Records contained in a dataset
※ ※ ※

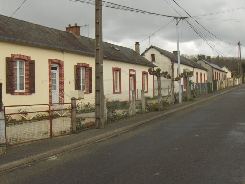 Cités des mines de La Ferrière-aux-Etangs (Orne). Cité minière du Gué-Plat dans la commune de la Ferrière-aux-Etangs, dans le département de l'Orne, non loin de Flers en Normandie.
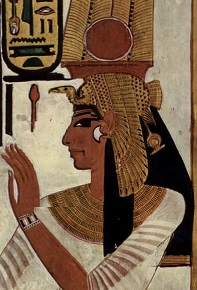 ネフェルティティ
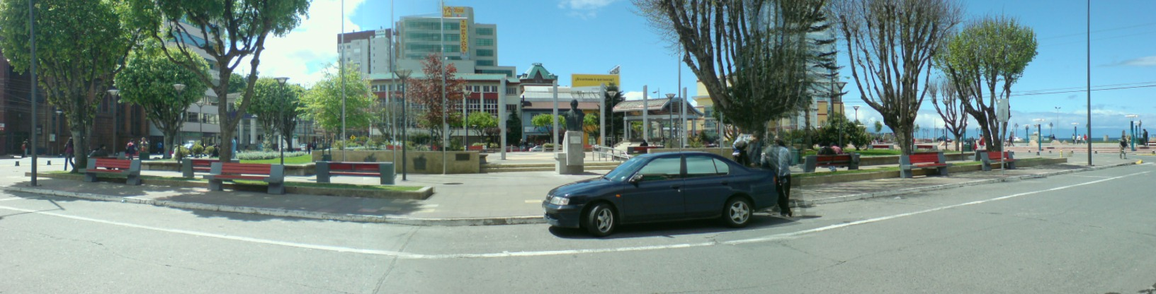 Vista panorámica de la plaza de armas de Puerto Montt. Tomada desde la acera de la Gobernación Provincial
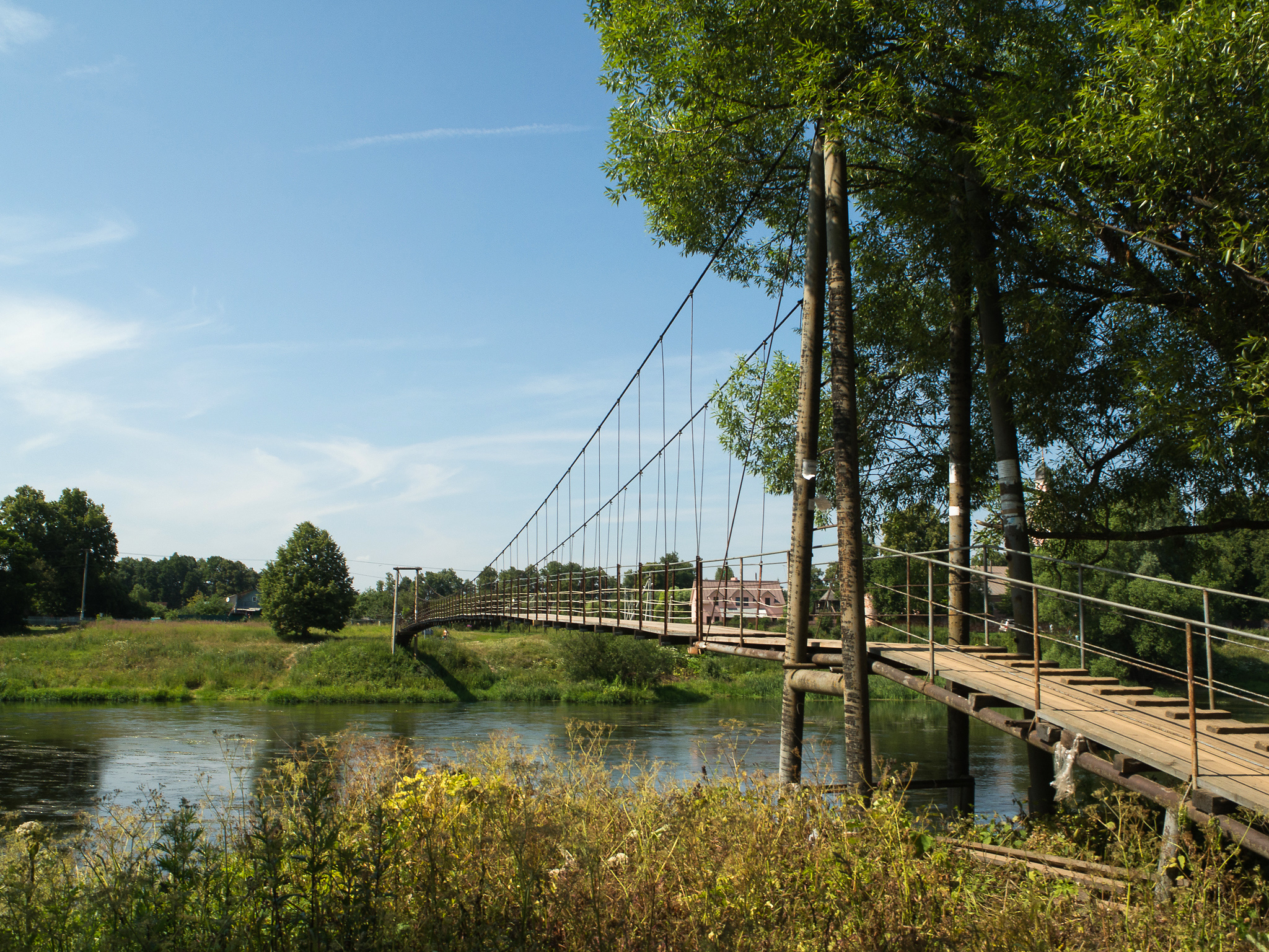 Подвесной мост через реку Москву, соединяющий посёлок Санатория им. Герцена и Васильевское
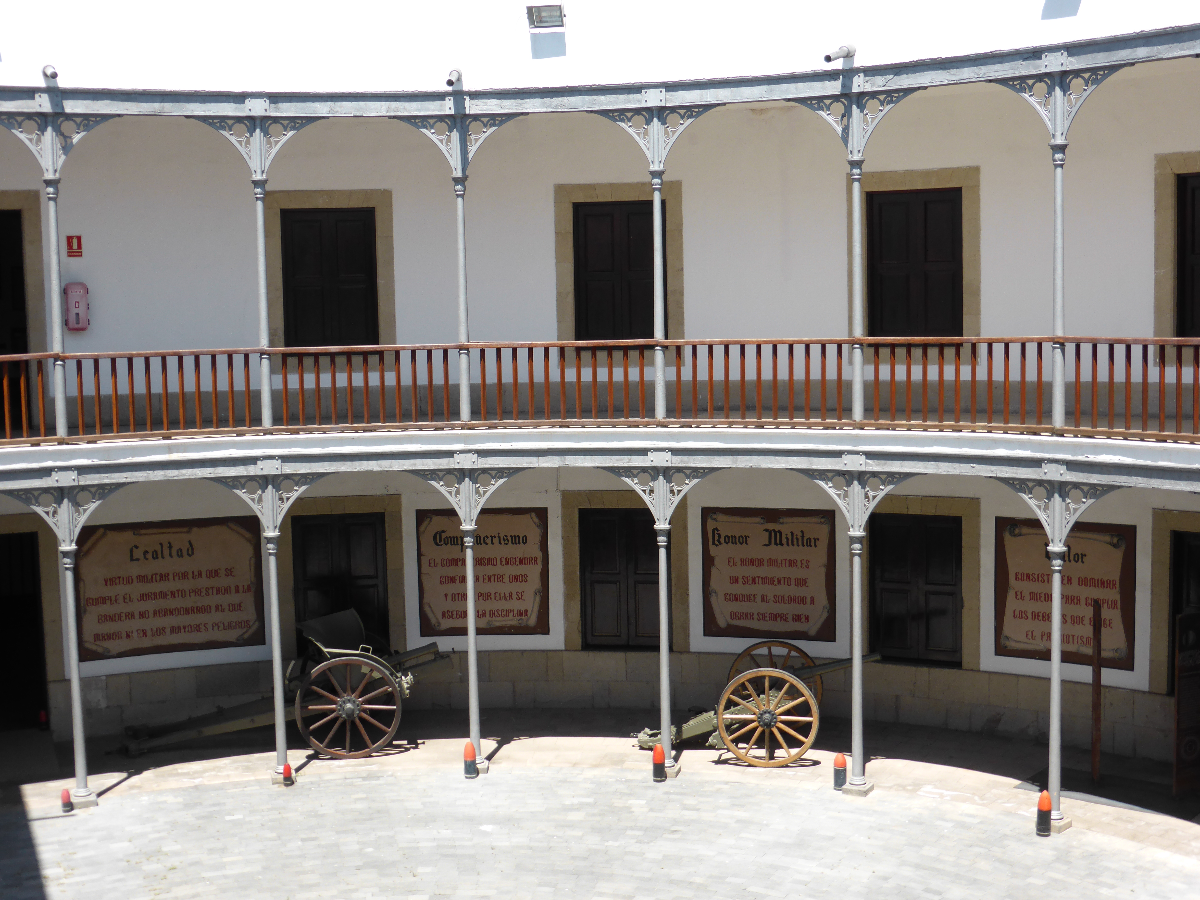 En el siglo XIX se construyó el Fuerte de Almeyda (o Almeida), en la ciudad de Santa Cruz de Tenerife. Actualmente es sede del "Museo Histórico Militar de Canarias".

※ ※ ※

[Problem to solve] Give back exactly the lines from the one that contains "Подвесной мост через" to the final line of the data above, both included, with all pictures removed.

[Answer box]
 Подвесной мост через реку Москву, соединяющий посёлок Санатория им. Герцена и Васильевское
 En el siglo XIX se construyó el Fuerte de Almeyda (o Almeida), en la ciudad de Santa Cruz de Tenerife. Actualmente es sede del "Museo Histórico Militar de Canarias".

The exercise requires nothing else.